Pflanzen und Tiere sind Hochwasser nicht ausgeliefert – sie können sie beeinflussen
Zunächst standen die Wissenschaftler im Frühsommer 2013 vor einem Scherbenhaufen. Ihr Forschungsthema änderte sich quasi über Nacht – seither studieren sie die Folgen einer solchen Naturkatastrophe.
„Das sah alles entsetzlich aus“, sagte Anne Ebeling, sie arbeitet am Institut für Ökologie der Universität Jena. Die Wissenschaftler forschen hier seit 2002 über Wechselwirkungen im Ökosystem Wiese, das sogenannte Jena-Experiment hat inzwischen mehr als 200 verschiedenen Parzellen. Oder besser gesagt: hatte.
Die dreckige Brühe blieb mehrere Wochen, an den tiefsten Stellen reichte sie bis über die Wathose.

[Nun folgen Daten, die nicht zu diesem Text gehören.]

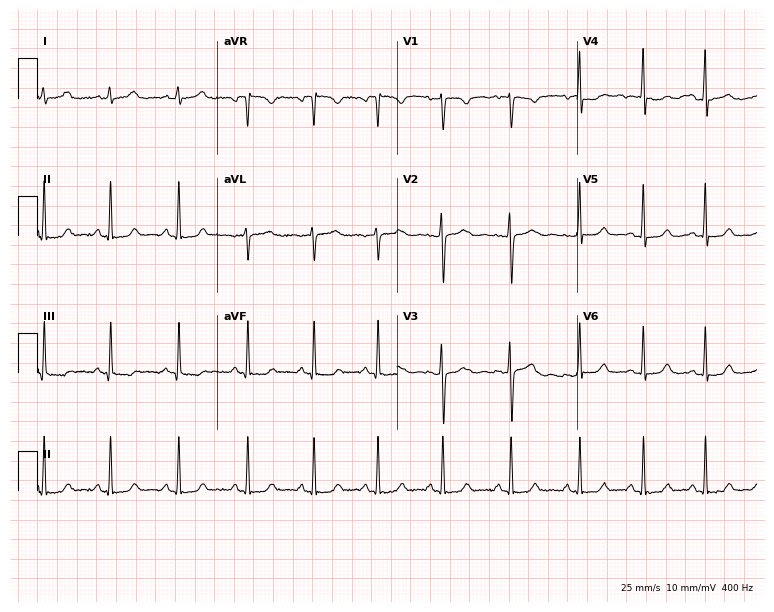
12-lead ECG (7.3-second recording at 400 Hz) from a female patient, 25 years old. Screened for six findings — first-degree AV block, right bundle branch block (RBBB), left bundle branch block (LBBB), sinus bradycardia, atrial fibrillation (AF), sinus tachycardia — none is recorded.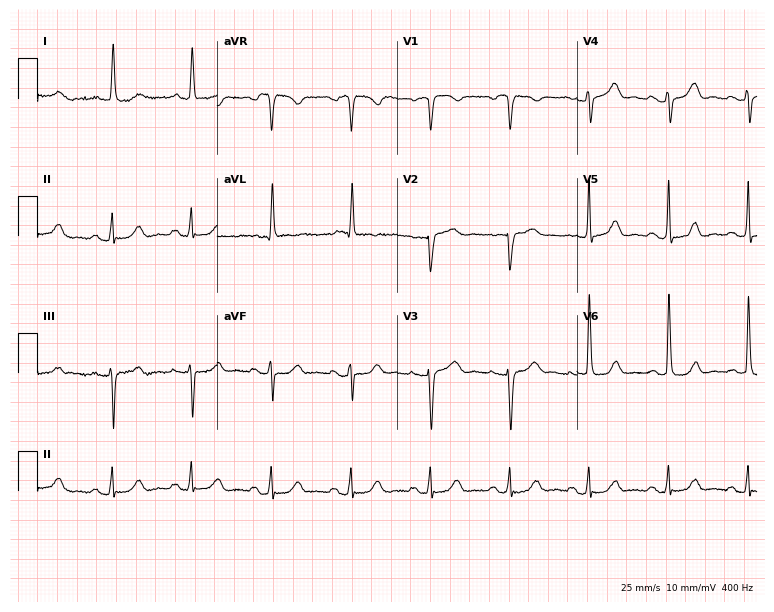
12-lead ECG from a 77-year-old female patient. No first-degree AV block, right bundle branch block (RBBB), left bundle branch block (LBBB), sinus bradycardia, atrial fibrillation (AF) or sinus tachycardia recorded for this tracing.

Auf einigen Parzellen spülten die Fluten die ganze Erde weg. „Wir waren schockiert und dachten: Das ist das Aus für das Projekt.“
Als das Wasser weg war, wurden Pflanzenteile geerntet und die Biomasse analysiert, Bodenproben genommen, Stoffwechselaktivitäten gemessen, eingespülte Sedimente genauer unter die Lupe genommen und die verbliebenen Lebewesen bestimmt. Das Ganze verglichen sie mit den zuvor über Jahre gesammelten Daten.
1. Überraschung: Artenreichtum half nicht
Inzwischen sind erste Ergebnisse unter anderem im Journal „Nature Communications“ veröffentlicht. Weitere Fachartikel werden vorbereitet. Dabei hat sich gezeigt: Einige feste Standards der Wissenschaft hat dem Hochwasser nicht standgehalten. Etwa dass artenreichere Wiesen eine solch massiven Störung leichter abpuffern.

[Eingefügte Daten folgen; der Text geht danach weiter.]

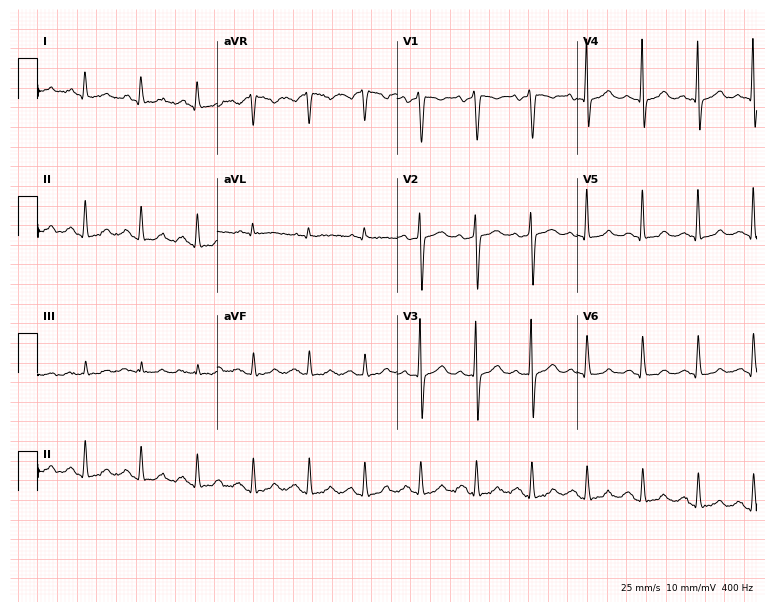
Resting 12-lead electrocardiogram. Patient: a 70-year-old male. The tracing shows sinus tachycardia (a sinus rate of 100 beats per minute or more).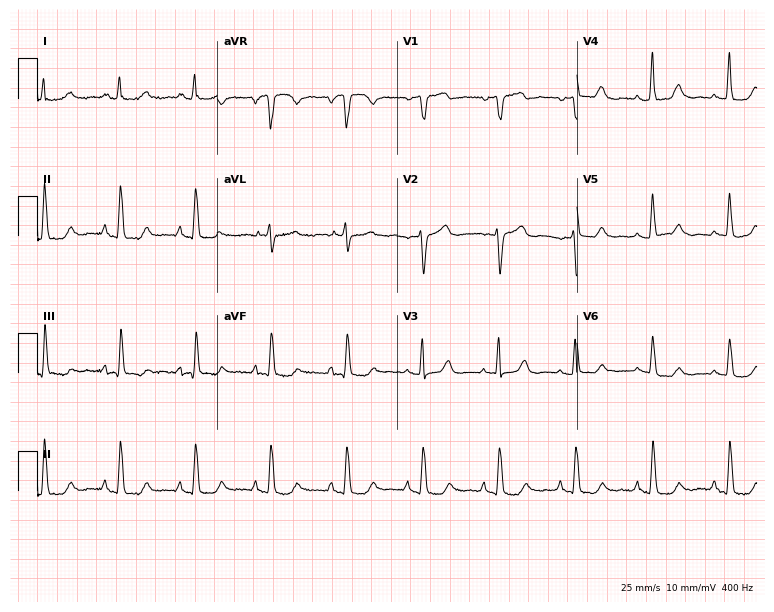
12-lead ECG (7.3-second recording at 400 Hz) from an 81-year-old female patient. Labelled as a normal ECG.

„Die Theorie ging bisher davon aus, dass mit der Artenvielfalt die Stabilität der Pflanzengemeinschaft zunimmt“, erklärt Nico Eisenhauer vom Deutschen Zentrum für integrative Biodiversitätsforschung mit Sitz in Leipzig. Er spricht von gegenseitigem „Versicherungseffekt“.

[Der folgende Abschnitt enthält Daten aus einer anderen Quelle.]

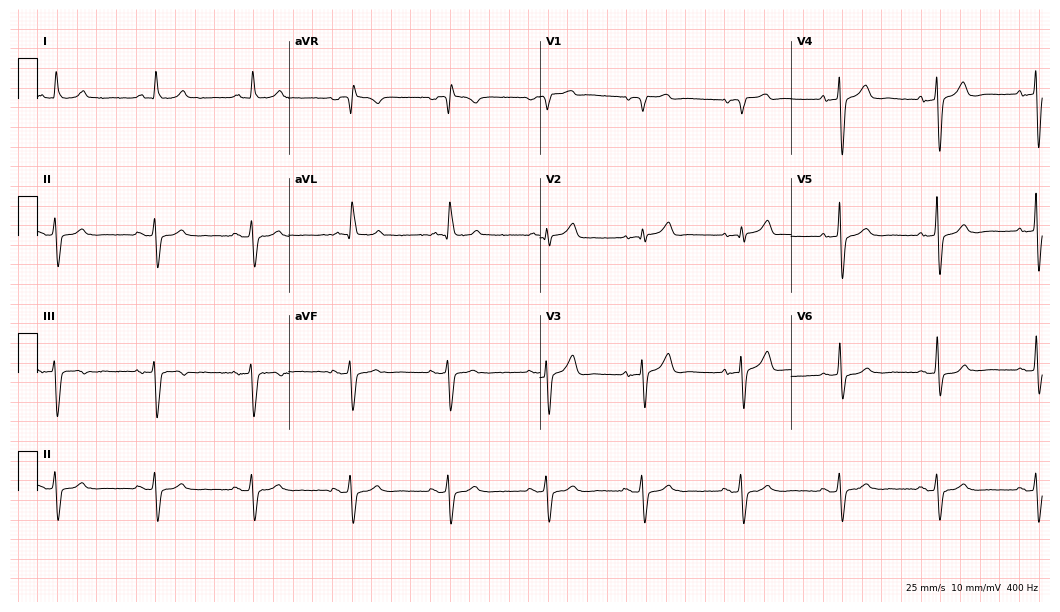
12-lead ECG from a 79-year-old male. Shows left bundle branch block.

Entgegen der bisherigen Lehrmeinung brach auf besonders stark überfluteten Bereichen im Testgebiet die Produktion von Biomasse bei artenreichen Teilen weitaus mehr ein als bei solchen mit nur wenigen Arten. Bei geringer Störung bildeten Wiesen mit vielen verschiedenen Pflanzenarten aufgrund des hohen Nährstoffangebots durch das Hochwasser dagegen viel mehr Biomasse als die Monokulturen.
Bei den Pflanzen wollen die Forscher nachspüren, welche Eigenschaften manche weniger anfällig für das Hochwasser machen als andere – etwa Hohlräume im Stängel, der Aufbau des Wurzelsystems oder besondere Stärke-Speicher.
2. Ein halbes Jahr später: die Ameisen sind auch schon wieder da
Auch Bodenorganismen wie Fadenwürmer und Ameisen haben die Forscher überrascht. Denn sie hatten sich auf den Wiesen nach kurzer Zeit wieder in großer Zahl breitgemacht. „Nach etwa vier bis sechs Monaten waren die Flächen schon wieder etwa genauso dicht besiedelt wie vor dem Hochwasser“, erläutert Eisenhauer. „Ich hätte erwartet, dass das viel langsamer vonstattengeht.“
Die Jenaer Forscher waren verblüfft, dass schon nach kurzer Zeit wieder sehr viele Ameisen auf den Wiesen zu finden waren. „Wir wissen von tropischen Ameisen, dass sie unter Wasser überleben können, indem sie mit ihrem Panzer Nesteingänge verschließen oder luftgefüllte Röhren haben“, erläutert sie. „Für die Ameisen hier ist so etwas nicht beschrieben.“
Bei genauerem Hinsehen habe es aber enorme Verschiebungen bei der Zusammensetzung dieser Gemeinschaften gegeben, die die Forscher nun genauer analysieren wollen. So untersuchen die Forscher, wie die Wiesen wieder von Käfern besiedelt wurden.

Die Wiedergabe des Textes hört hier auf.